01/03/2013

O Colecionador de Desculpas - Crônica 41


 
Como alguém se deixa cair, como alguém se deixa entrar no vício de colecionar desculpas a todo instante? O que a sonoridade de um pedido de desculpas causa na mente de uma pessoa? Este som, de algum modo, ecoa por entre as paredes do ouvido até chegarem ao cérebro, produzindo algum efeito psicodélico e entorpecente que faz com que qualquer um se sinta no dever prazeroso de pedir e querer ouvir mais e mais: “me desculpa”.

No entanto, por mais grandioso que seja imaginar uma só pessoa ouvindo este pedido de desculpas a todo instante de vários e vários indivíduos, é o total contrário que aqui fica registrado. Aqui, não são milhares de bocas que dizem: “me desculpe”; mas sim, uma só boca dizendo a milhares de ouvidos: “... por favor, me desculpe”.

O colecionador de desculpas não é aquele que as ouvi, mas sim, aquele que as implora; é aquele que pede desculpas em momentos tecnicamente contraditórios, nos quais tudo pode ser dito, menos esta palavra que parece zombar da cara e dos ouvidos de quem a recebe.

-- Me desculpa!? Por favor, me desculpa.

-- Não.
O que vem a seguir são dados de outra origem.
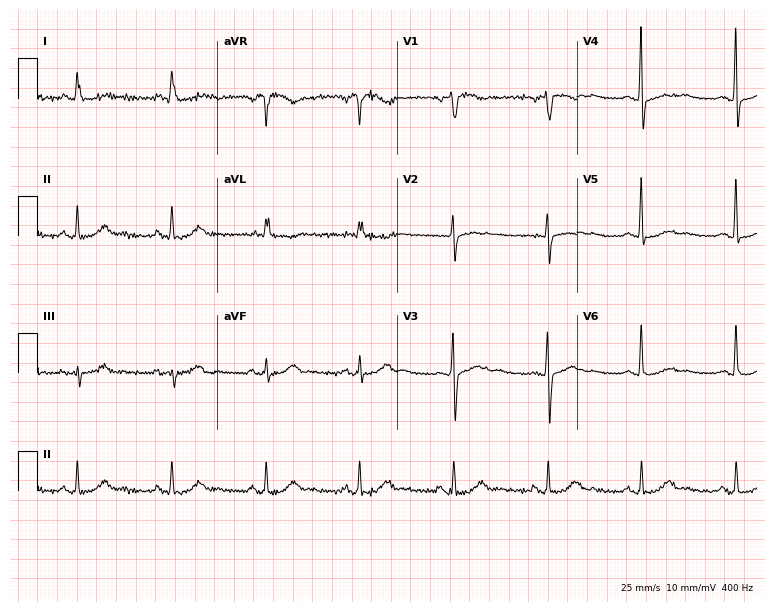
Standard 12-lead ECG recorded from a woman, 57 years old (7.3-second recording at 400 Hz). None of these six findings is recorded: first-degree AV block, right bundle branch block, left bundle branch block, sinus bradycardia, atrial fibrillation, sinus tachycardia.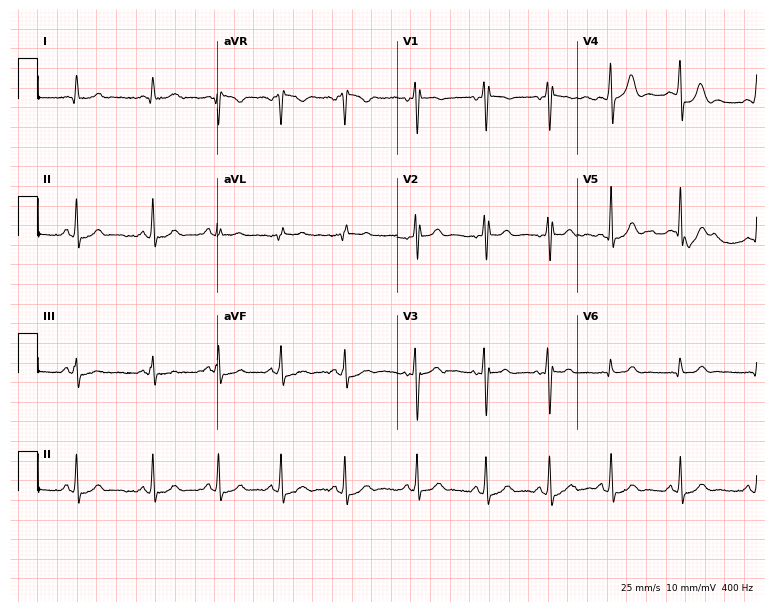
ECG — a woman, 21 years old. Labelled as a normal ECG.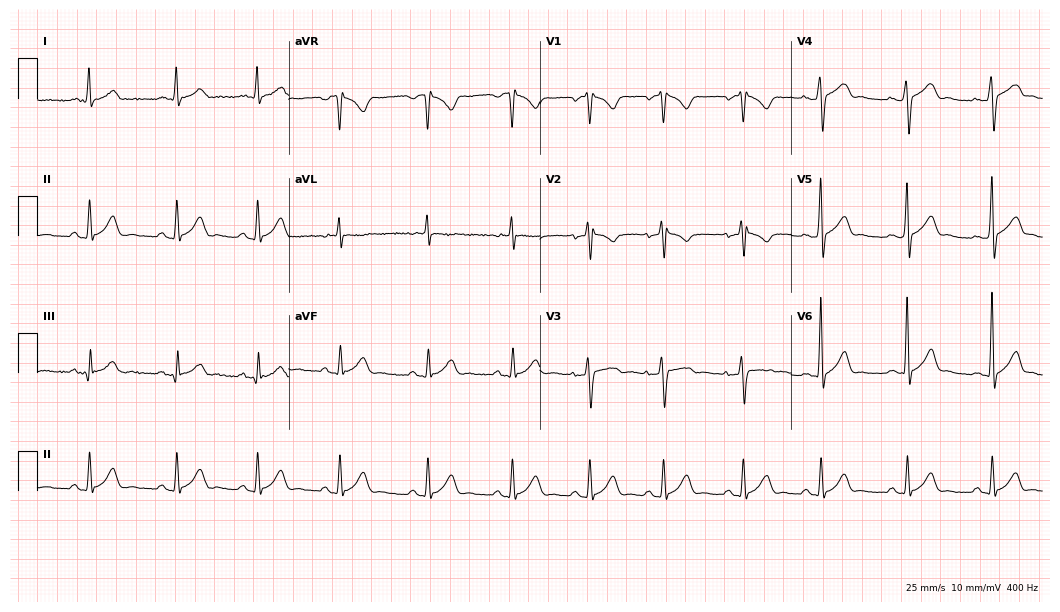
Standard 12-lead ECG recorded from a 32-year-old man. Read as a normal ECG.

Pára de pedir desculpas. Pára. Isso me irrita.

-- Mas como? Eu estou pedindo desculpas; dizendo que errei e que pretendo não repetir o erro.

-- Eu não acredito mais. Já ouvi você se desculpar centenas de vezes e nunca parece verdade. Talvez nas primeiras vezes, nos primeiros dias. Mas agora, agora estas suas desculpas parecem não fazer mais algum sentido.

-- Mas faz todo o sentido. Claro que faz! E sabe por quê? Por que eu te amo, e quero passar o resto da vida ao teu lado.

E essa foi a primeira vez que o colecionador de desculpas sentiu como era forte o poder em suas palavras, por vezes seguidas de um sorriso discreto e ao mesmo tempo atraente.

A eternidade durou apenas mais alguns dias. E a primeira garota foi logo substituída por dezenas de outras, que passavam menos tempo que ela pela vida do colecionador de desculpas.

-- Mas eu te amo. Por favor, me desculpe.

-- Eu não acredito. Você está pedindo desculpas de novo?! Chega! Eu não agüento mais esta situação.

-- Mas, por favor, entenda. Eu não fiz por mal. Não quis te fazer mal algum. Só falei o que acredito ser certo. Não posso ser sincero?

-- Você não está sendo sincero. Está sendo sarcástico, ou hipócrita até. Pare de pedir desculpas. Só está fazendo isso pra eu pensar que estou errada.

-- Tudo bem. Então, me desculpe por isso também.

O colecionador de desculpas não fazia tal pedido por mal. No entanto, possuía conhecimento sobre sua condição. Em sua mente, pela experiência que havia adquirido com o tempo, em seus relacionamentos, percebeu que ele parecia sempre estar errado. “Por que isso?”, se perguntava ele; “por que diabos eu estou sempre errado?”; e começou, então, há agir como tal. Seus pedidos de desculpas se tornaram um modo de se entregar a culpa injusta. Pedindo desculpas logo de início, confessando um crime não cometido, ele estava fazendo com que este ato se tornasse uma manifestação de revolta. Assumir a culpa se tornara um modo de negar a impunidade. Afinal,... “maldição. Só eu estou errado? O que eu fiz?”

Mais uma. E outra. E outra. E mais tantas e tantas pessoas passaram por sua vida. Não apenas mulheres em um relacionamento. Não apenas os amigos e a família. O colecionador de desculpas atirava seu pedido para todos os lados, pondo-se sempre em uma condição miserável de injustiça. Vítima. Vitimado. O colecionador de desculpas vitimava a si mesmo, cada dia e noite que se passava, se obrigando a assimilar mais e mais sua culpa por sabe-se lá o quê.

-- Sei que me coloco nesta condição por querer. No entanto, quero sem querer. Quero, pois sou obrigado a querer. Sou vítima do erro por estar errado a todo instante. Ninguém assume seu erro, e este peso recai sobre meus ombros. Sendo assim, assumo-o e dou-lhe moradia.

O colecionador de desculpas sou eu, você, seu pai e sua mãe, seus irmãos e primos, seu vizinho, seu chefe, seu colega de trabalho, etc. O colecionador quer unanimidade. Quer ser o único a pedir desculpas para toda uma cidade. Quer o peso em suas costas cada vez mais denso e desequilibrado. O colecionador de desculpas quer andar na contramão, e assumir suas responsabilidades a cada palavra dita. Mesmo que estas responsabilidades e seus erros sejam adquiridos.

Depreciação como forma de engrandecimento?